With that being said my point was that calling the Trinity into question calls into question the idea of revelation itself. God reveals to us not the other way around. It also makes philosophy primary to theology. The order goes like this: theologians study God’s self-revelation, than they take up logical and philosophical categories that help us to make better sense out of that revelation, the philosopher takes up this theology and works out the philosophical details of it. Now when we put philosophy first we take what is purely human and use it to judge what is purely divine, we become judge over God. Philosophy investigates creation not the Creator. 

Now so right at the beginning the theological prolegomena we run into problems by rejecting the Trinity. What really gets philosophers going though is the mystery involved in the doctrine. They point out that God cannot be one and three at the same time and the same relationship. We resolve that tension by confessing that God is three of one category personhood and one of another category essence. But that is as far as we can go. They cry foul but why? Because they don’t like something being beyond “reasons” grasp. They do not wish to submit to God on this or anything else. 

Sometimes Christians go too far to accommodate our doctrine of to make unbelievers feel better about it. But who are they that God should pay them any mind. Van Til went further in his rejection of this view by pointing out that God is both three persons and one person at the same time. I guess he meant two different senses of the word person. Also he apparently pointed out (I don’t know where but Frame gives a good discussion of it in his Van Til book) that scripture reveals God as one person and three persons. 
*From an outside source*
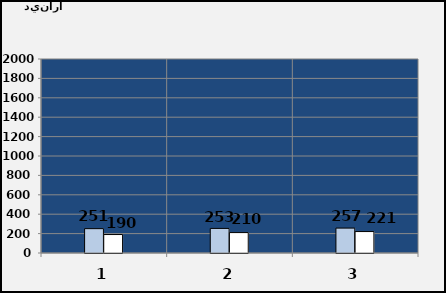
| Category | رقم المعاملات الإجمالي | رقم معاملات التصدير م.د |
|---|---|---|
| 0 | 250.999 | 190.332 |
| 1 | 253.485 | 210.48 |
| 2 | 256.828 | 221.164 |

We must bow out to man's speculations about the divine nature apart from revelation.


----------



## py3ak (May 17, 2012)

jwright82 said:


> Van Til went further in his rejection of this view by pointing out that God is both three persons and one person at the same time. I guess he meant two different senses of the word person. Also he apparently pointed out (I don’t know where but Frame gives a good discussion of it in his Van Til book) that scripture reveals God as one person and three persons.



I don't know that I would list this as one of his strong points.


----------



## Philip (May 17, 2012)

jwright82 said:


> God reveals to us not the other way around.



This is the central point: that God reveals Himself. He reveals Himself as he is: as Father, Son, and Holy Spirit. He reveals Himself as the Father through the Son by the Spirit. The doctrine of the Trinity is what distinguishes our understanding of the revelation and being of God as Christian.


----------



## bookslover (May 18, 2012)

Any guesses as to why the Scriptures don't give the Holy Spirit a personal/relationship name, as the Father and the Son have? "Holy Spirit" sounds kind of impersonal (and, yes, the Holy Spirit is a fully divine Person). Just curious...


----------



## Supersillymanable (May 18, 2012)

jwright82 said:


> Now when we put philosophy first we take what is purely human and use it to judge what is purely divine, we become judge over God. Philosophy investigates creation not the Creator.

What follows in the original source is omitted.